Çok ürkütücüydü, devasa bir çukur ki bu çukur yani kraterin patlamasıyla Van Gölü oluşmuş… Nemrut Krater Gölü'ne gitmek için kalderanın içine girdik, ardından babam daha kısa olur düşüncesiyle tali yola saptı ve daha önce yağmur yağdığından dolayı arabamız uçurumun kenarında saplandı gibi bir şey oldu. Neyse uzun uğraşlarımız sonucu arabayı kurtardıktan sonra Bitlis merkeze hareket ettik.
Bitlis’in kurulduğu yer çok acayip bir coğrafya.
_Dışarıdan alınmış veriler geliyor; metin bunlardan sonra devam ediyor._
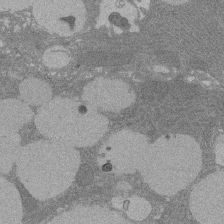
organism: Rat
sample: Salivary granule
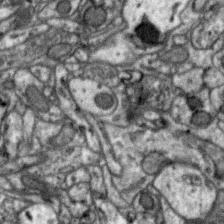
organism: Zebra finch
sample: Brain
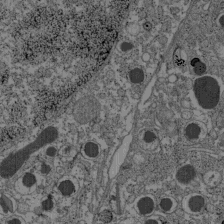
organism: C57BL Mouse
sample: Pancreatic islet
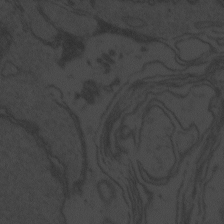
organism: Zebrafish
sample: Macrophage infected with Toxoplasma gondii
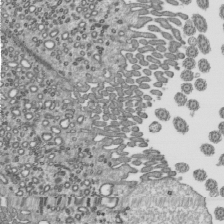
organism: Mouse
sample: Mouse epididymis efferent ductule cilia
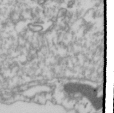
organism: Drosophila
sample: Cell division; meiosis; drosophila spermatocytes
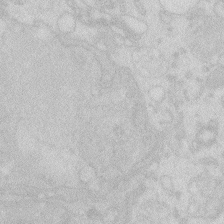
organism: Zebrafish
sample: Macrophage
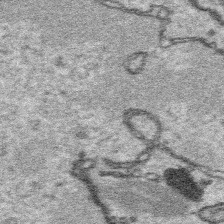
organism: Platynereis dumerilii
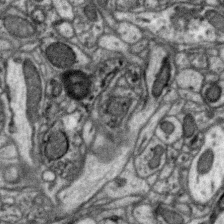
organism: Zebra finch
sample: Brain
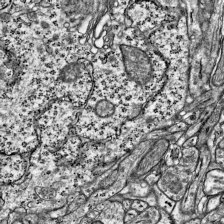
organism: Mouse
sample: Visual Cortex
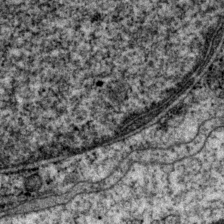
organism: P. pacificus
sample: Pharynx
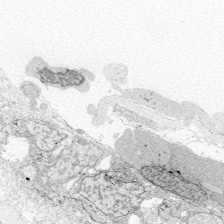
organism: Zebrafish
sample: Whole-Brain
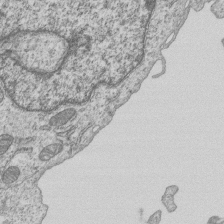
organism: Human
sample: MDA-MB-231 cells

Bitlis’e Mardin’in yeşil hali diyebiliriz ama Mardin kadar korunamamış. Yamaçlara dayanan kat kat tarihi konakları, camileri ve köprüleriyle otantik bir havası vardı. Ayrıca Türkiye’de Atatürk’ün ismini taşıyan 3 camiden biri de Bitlis'te.
Bitlis Kalesi dik bir yamaca kurulmuş olup üstüne çıkılmıyor, Bitlis Kalesi’nin altında ise Bitlis Belediyesi'nin tarihi binası bulunmakta. Hasiye Medresesi ise 16. yy’da inşa edilip bugün kamu binası olarak hala kullanılmaktadır. Güzel bir hafta sonu geçirdiğimiz Bitlis gezimiz de burada sonlandırdık.